3. What about YouTube videos?

If you are the one making the videos, then be careful. Don't use copyrighted material in your videos. However, if you want to say, embed someone else's YouTube video on your blog, is that okay? I haven't gotten a black and white answer on this. But here's what I've gathered. If it's a very short movie/TV clip, then it *probably* falls under Fair Use under the same logic as the movie still. If it's a music video/movie preview/clip hosted by that brand/artist/TV show/movie studio and there is an embed feature enabled, then it's *probably* fine. Like I said, don't take this as legal advice. But the nice thing about YouTube is that if you embed something on your blog and then You Tube finds out that the original person used copyrighted material, they take down the video and it will disappear anywhere it's embedded. So use with caution, but some particular uses are probably fine. (And obviously if a clip has the embed feature disabled, then don't use it at all.)

 

4. What about LOL Cats/Cheezburger photos or those funny e-cards?

For the e-cards, there are specific rules on how to use them.
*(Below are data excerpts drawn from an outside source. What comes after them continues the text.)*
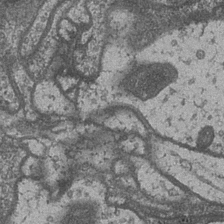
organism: Drosophila
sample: Optic medulla
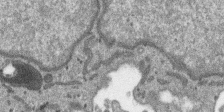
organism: Human
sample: Lung epithelial cells infected with SARS-CoV-2
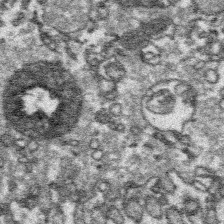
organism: Platynereis dumerilii
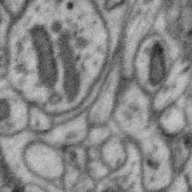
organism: Zebra finch
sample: Brain
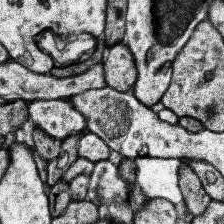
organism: Human
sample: Temporal Lobe
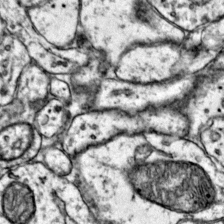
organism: Mouse
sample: Primary visual cortex
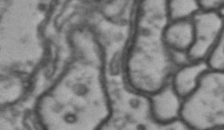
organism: Drosophila
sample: Brain
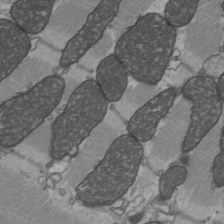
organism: C57BL Mouse
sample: Heart
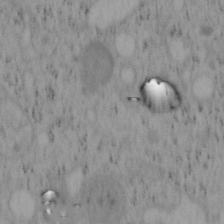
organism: Mouse
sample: OT-I killer T cells with ID8 ovarian cancer cells
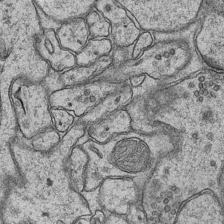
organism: Mouse
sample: CA1 Hippocampus
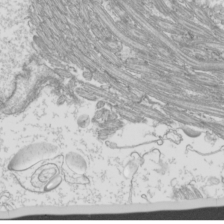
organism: Mouse
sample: Cilia; mouse epididymis
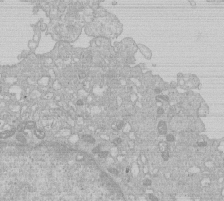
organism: Human
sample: Macrophage cells
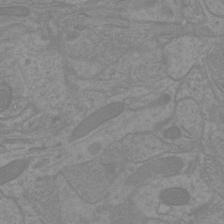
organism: Mouse
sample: Cortical neurons
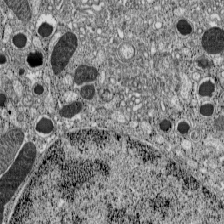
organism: C57BL Mouse
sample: Pancreatic islet
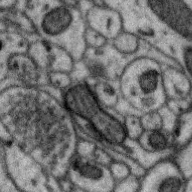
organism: Zebra finch
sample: Brain
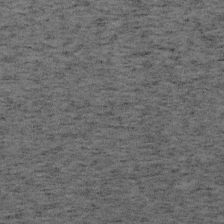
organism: Mouse
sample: OT-I killer T cells with ID8 ovarian cancer cells
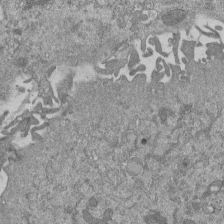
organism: Mouse
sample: ED-1 cell nuclei; centrioles
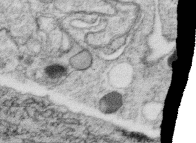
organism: C. elegans
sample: C. elegans oocyte; sperm cells
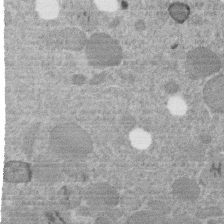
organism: C. elegans
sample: C. elegans embryo early stage
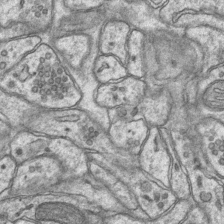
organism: Mouse
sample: CA1 Hippocampus
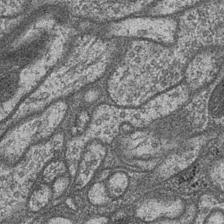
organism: Drosophila
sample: Optic medulla
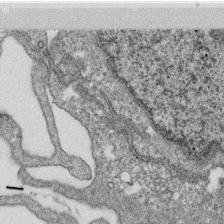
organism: African green monkey
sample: Vero E6 cells infected with SARS-CoV-2
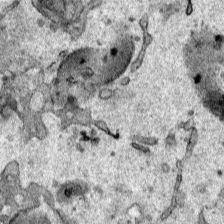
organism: Human
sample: Mitochondria in HCT116 cells
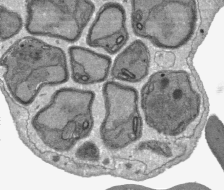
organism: Plasmodium falciparum
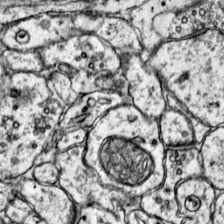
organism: Mouse
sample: Primary visual cortex
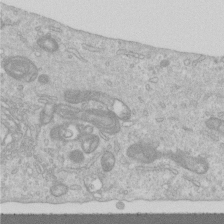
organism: Human
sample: Centriole in RPE cells
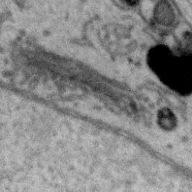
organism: Zebra finch
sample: Brain
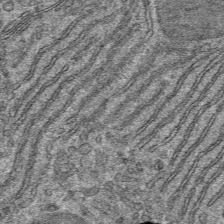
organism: Mouse
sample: Mouse hepatocytes
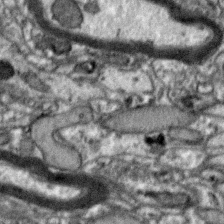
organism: Zebra finch
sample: Brain
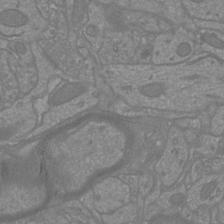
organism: Mouse
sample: Cortical neurons
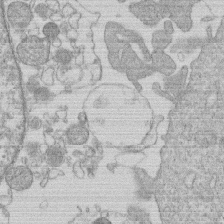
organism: Human
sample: Macrophage cells
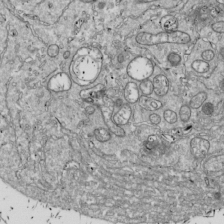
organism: Drosophila
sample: Cell division; meiosis; drosophila spermatocytes
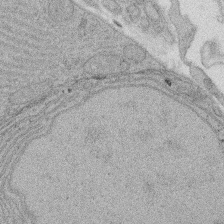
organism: Rat
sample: Salivary granule
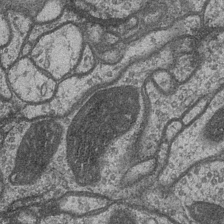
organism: Drosophila
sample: Optic medulla
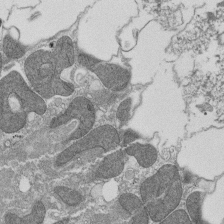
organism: Tetrahymena
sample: Cilia in tetrahymena
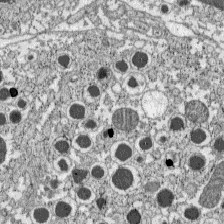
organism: C57BL Mouse
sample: Pancreatic islet
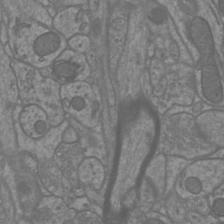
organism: Mouse
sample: Cortical neurons
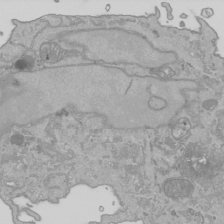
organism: Human
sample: Mitochondria in HCT116 cells
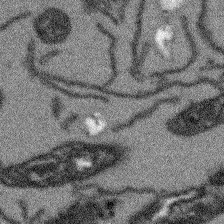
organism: Arabidopsis thaliana
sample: Root tip
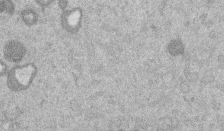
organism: Mouse
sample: Dividing mouse embryo 1 cell stage
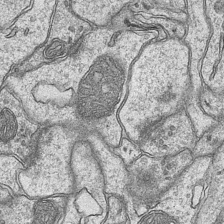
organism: Mouse
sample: CA1 Hippocampus
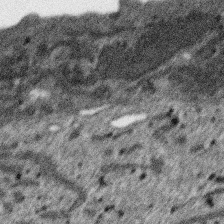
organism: Human
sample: Lung epithelial cells infected with SARS-CoV-2
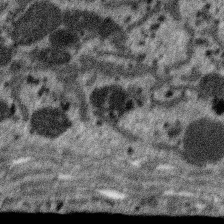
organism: Human
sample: Lung epithelial cells infected with SARS-CoV-2
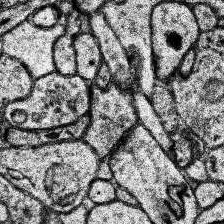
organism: Human
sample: Temporal Lobe
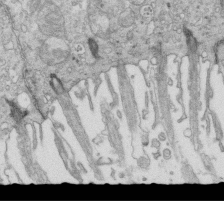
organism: Mouse
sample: Multiciliated cells
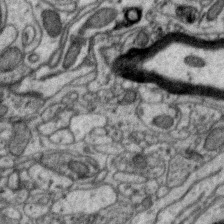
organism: Zebra finch
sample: Brain
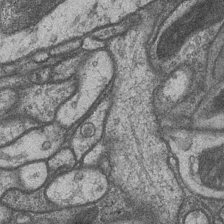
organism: Drosophila
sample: Optic medulla
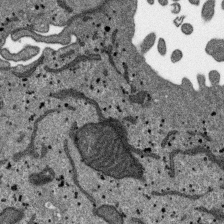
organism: Human
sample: Lung epithelial cells, uninfected (mock) control
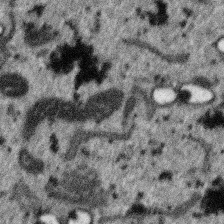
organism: Human
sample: Lung epithelial cells infected with SARS-CoV-2
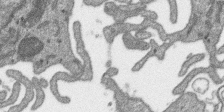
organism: Human
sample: Lung epithelial cells infected with SARS-CoV-2
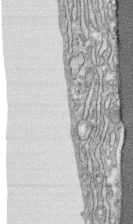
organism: Human
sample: CRL-1474
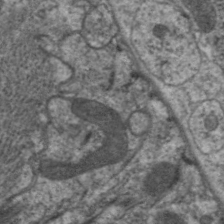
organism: C. elegans
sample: Pharynx
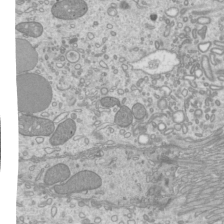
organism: Mouse
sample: Cilia; mouse epididymis
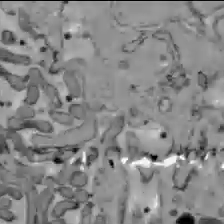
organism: C57BL Mouse
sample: Liver
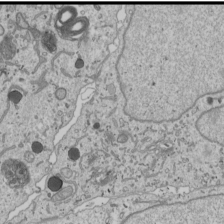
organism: Human
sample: Mitochondria in U2OS cells
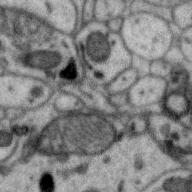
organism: Zebra finch
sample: Brain
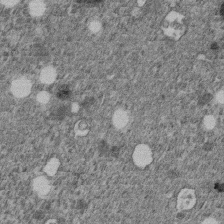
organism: C. elegans
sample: C. elegans embryo early stage
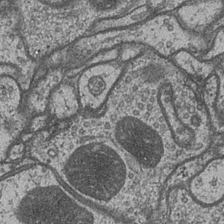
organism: Drosophila
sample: Optic medulla
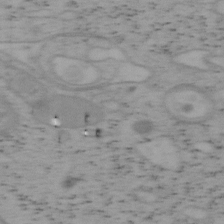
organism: Mouse
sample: OT-I killer T cells with ID8 ovarian cancer cells
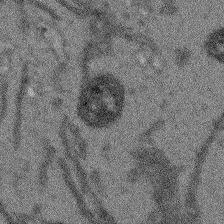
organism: Arabidopsis thaliana
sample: Root tip
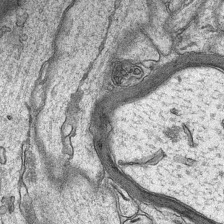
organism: Mouse
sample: CA1 Hippocampus
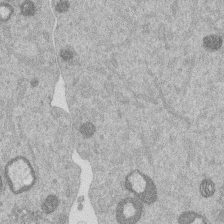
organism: Mouse
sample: Dividing mouse embryo 1 cell stage
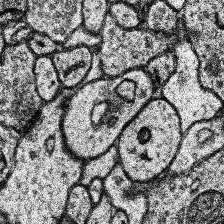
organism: Human
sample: Temporal Lobe
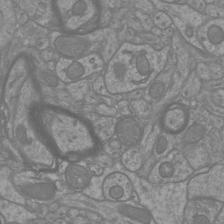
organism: Mouse
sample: Cortical neurons
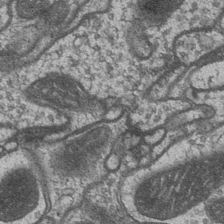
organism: Drosophila
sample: Optic medulla
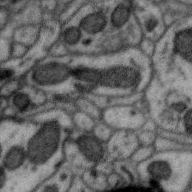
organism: Zebra finch
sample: Brain
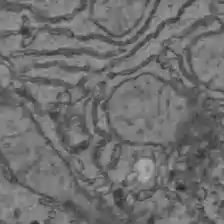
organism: C57BL Mouse
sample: Liver
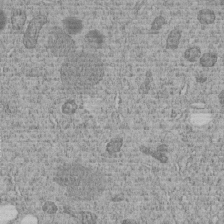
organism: C. elegans
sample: C. elegans embryo early stage
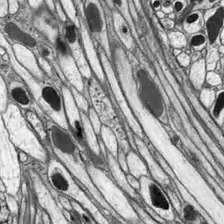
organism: Drosophila
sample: Optic lobe
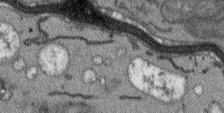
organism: Arabidopsis thaliana
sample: Root tip
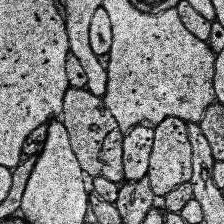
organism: Human
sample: Temporal Lobe
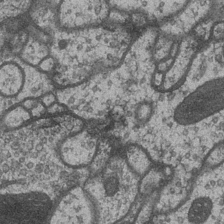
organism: Drosophila
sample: Optic medulla
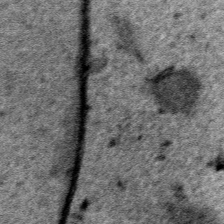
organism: Human
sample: Mitochondria in HCT116 cells
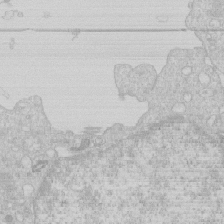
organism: Human
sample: Macrophage cells
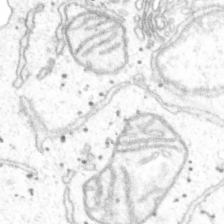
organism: Human
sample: HeLa cells
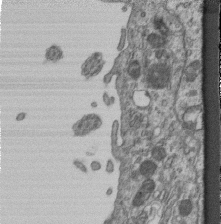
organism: Mouse
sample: Centriole in ependymal cells
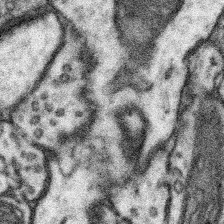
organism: Mouse
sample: Somatosensory cortex neuropil
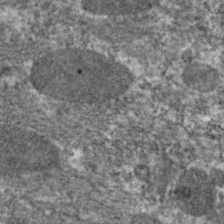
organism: C. elegans
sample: Pharynx
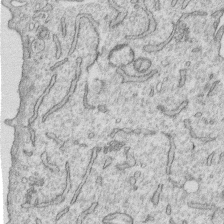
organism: Human
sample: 1205lu cells
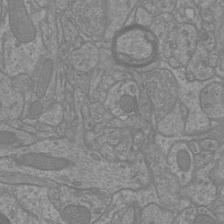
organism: Mouse
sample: Cortical neurons
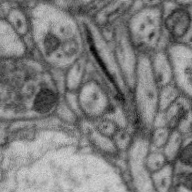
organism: Zebra finch
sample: Brain
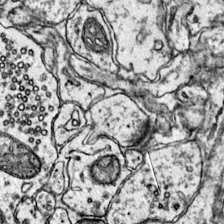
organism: Mouse
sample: Primary visual cortex
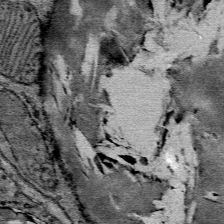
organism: Mouse
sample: Mouse Salivary gland
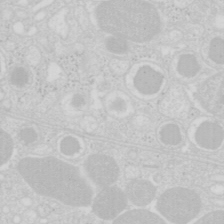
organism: Mouse
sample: Pancreas
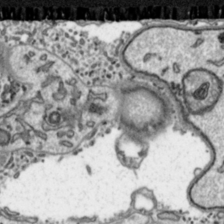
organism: Toxoplasma gondii
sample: Parasites in a vacuole inside a host cell
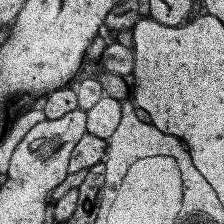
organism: Human
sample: Temporal Lobe
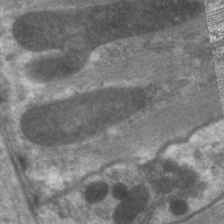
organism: C. elegans
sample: Pharynx
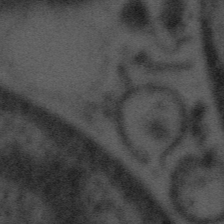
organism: Tuwongella immobilis
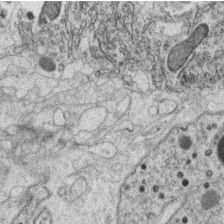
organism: C. elegans
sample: C. elegans oocyte; sperm cells
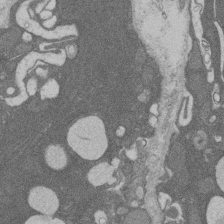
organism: Rat
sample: Salivary granule
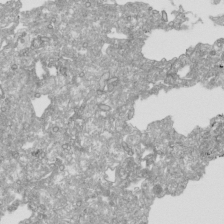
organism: Human
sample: Mitochondria in HCT116 cells
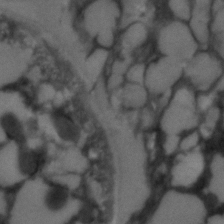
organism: C. elegans
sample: C. elegans embryo
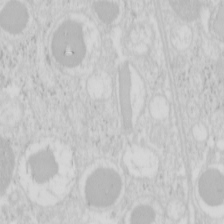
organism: Mouse
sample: Pancreas
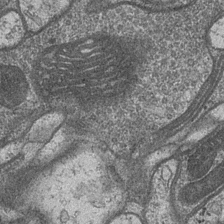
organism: Drosophila
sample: Optic medulla
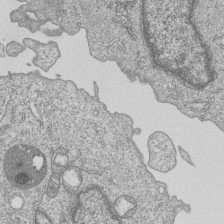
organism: Human
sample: MDA-MB-231 cells
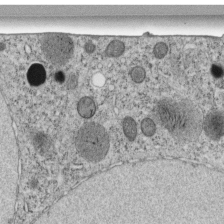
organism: C. elegans
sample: C. elegans embryo early stage
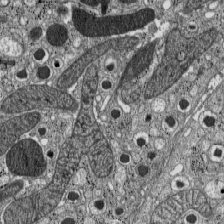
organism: C57BL Mouse
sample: Pancreatic islet
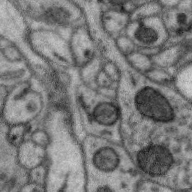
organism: Zebra finch
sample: Brain
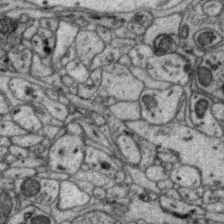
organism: Zebra finch
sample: Brain
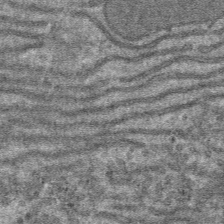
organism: Mouse
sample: Mouse hepatocytes
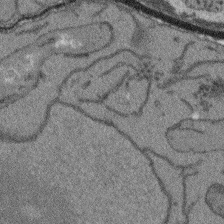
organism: Arabidopsis thaliana
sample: Root tip
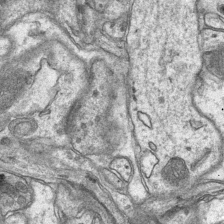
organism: Mouse
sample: CA1 Hippocampus
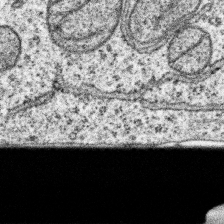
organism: Human
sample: HeLa cells
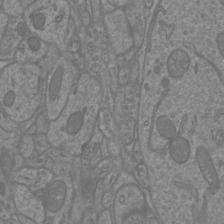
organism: Mouse
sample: Cortical neurons
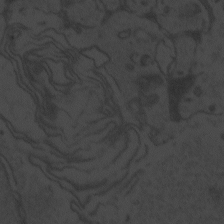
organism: Zebrafish
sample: Macrophage infected with Toxoplasma gondii
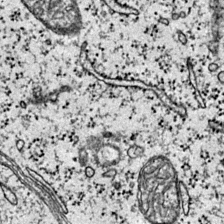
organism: Mouse
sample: Primary visual cortex
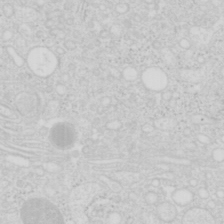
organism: Mouse
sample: Pancreas
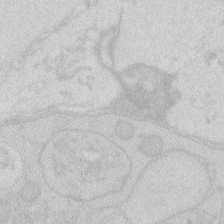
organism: Zebrafish
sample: Macrophage
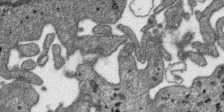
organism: Human
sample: Lung epithelial cells infected with SARS-CoV-2
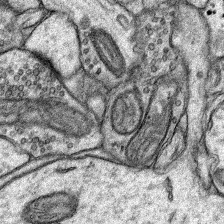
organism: Rat
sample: Hippocampus
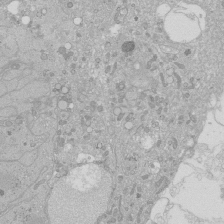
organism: Human
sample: Caco-2 cells
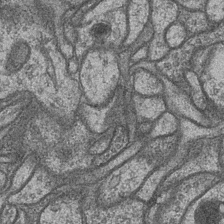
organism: Drosophila
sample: Optic medulla
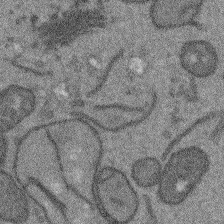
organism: Arabidopsis thaliana
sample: Root tip
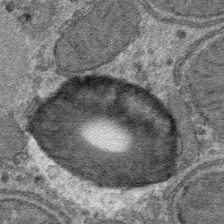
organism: Mouse
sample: Mouse hepatocytes
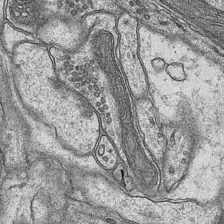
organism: Mouse
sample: CA1 Hippocampus
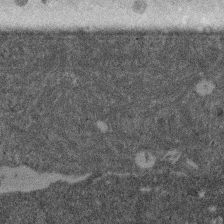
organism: Mouse
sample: Dividing mouse embryo 1 cell stage
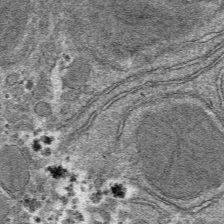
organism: Mouse
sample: Mouse hepatocytes
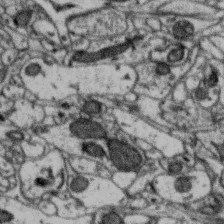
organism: Zebra finch
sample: Brain
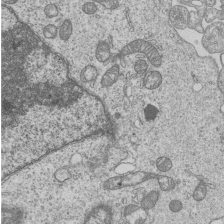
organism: Human
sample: MDA-MB-231 cells
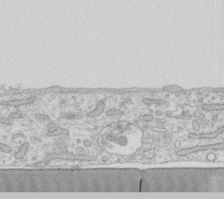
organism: Human
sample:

You can go to their terms of service and look, but it seems like the proper way to use them is via embed code NOT just cutting and pasting.

From SomeEcards TOS:

If you include or post any of the Content on another website, YOU MUST EITHER:

  1. use the sharing and embedding buttons on the Site for Tumblr, StumbleUpon, Facebook, Twitter, or Pinterest; OR
  2. use the embed code or post the link of the Content ONLY.

Any other downloading of Content or dragging it to a third party site violates our rights to the Content.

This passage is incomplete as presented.